Death of the Biden plan for decentralizing Iraq

Wladimir van Wilgenburg – Rudaw   14.4.2013 – Are the United States & Turkey set for a collision course over the future of Iraq?

In 2006, when Joe Biden was still a US senator, he advocated a plan for decentralizing Iraq and granting the Kurds, Shiites and Sunnis their own semi-autonomous regions. But since becoming vice president in 2009, he denies such a plan. The current US administration has been highly supportive of Iraqi Prime Minister Nuri al-Maliki’s Shiite-dominated government, which refuses to countenance decentralization, and chafes at the autonomy granted to the Kurds in northern Iraq following the 2003 US-led invasion.
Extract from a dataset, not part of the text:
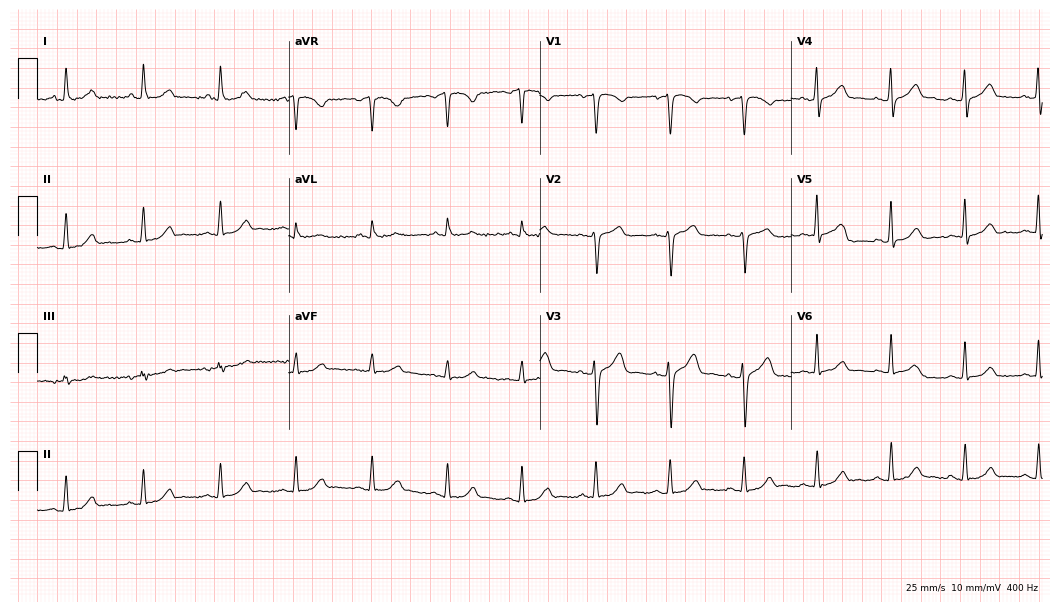
12-lead ECG from a 55-year-old woman. Labelled as a normal ECG.

Turkey, on the other hand, appears to support greater decentralization, along the lines once spelled out by Biden. Ankara is engaged in historic peace talks with its separatist Kurdistan Workers Party (PKK), based on an alleged plan by Turkish Prime Minister Recep Tayyip Erdogan and PKK leader Abdullah Ocalan for a Turkish-Kurdish federation. That would mean that the Kurds of Iraq, Syria and Turkey would ally with Ankara against Baghdad, Teheran and Damascus. It would also mean that, although the Kurds of Iraq would share the revenues from their vast energy resources with Baghdad, they would be free of Baghdad’s pressures.

But does the US opposition to a federal Iraq threaten the PKK-Turkey peace process?

On a visit to Washington two Iraqi MPs, the Kurdish Khalid Shwani and Sunni-backed Haydar al-Mulla, failed to generate any interest in the Biden plan, which is backed both by the Kurds and parts of the Sunni community, who are close to Turkey.

Sami al-Askari, an MP from Maliki’s State of Law party, declared that Biden is no longer involved in the plan to partition Iraq. In a recent opinion article in the Washington Post, Maliki emphasized that in Iraq, the United States has found a partner for common efforts in energy, economics, peace and democracy. The article was praised by US spokesperson Patrick Ventrell. In his speeches, US Secretary of State John Kerry has opposed any direct oil export deals between Turkey and the KRG. Now, the US continually emphasizes that the unity of Iraq should not be threatened, while Turkey and its prime minister appear to favor that Iraqi Kurds gain greater independence from Baghdad. Ankara is harking back to its Ottoman times, when the Kurds were given more autonomy in exchange for support against the Shiite Safavids in neighboring Iran.

Before the US invasion a decade ago, Turkey worried about the disintegration of Iraq. Now, as it eyes the energy wealth of Iraq’s Kurdistan Region — which it needs to fuel its growing economy — Turkey is more supportive of federalism.

According to newspaper reports, the Kurdistan Regional Government in Iraq might finish its 300,000-barrel-per-day pipeline to Turkey this summer, allowing companies to entirely bypass Baghdad’s control over exports. With the death of the Biden plan and clear US opposition to the decentralization of Iraq, will the West and the United States also oppose alleged plans by the PKK and Turkey to create a Kurdish-Turkish federation, on grounds that this could push Baghdad even closer to Shiite Iran.  While the US still harbors hope it can maintain its influence in Iraq by keeping it together and centralized in order to combat Iranian influence, Turkey appears to have given up hope on the Iraqi prime minister.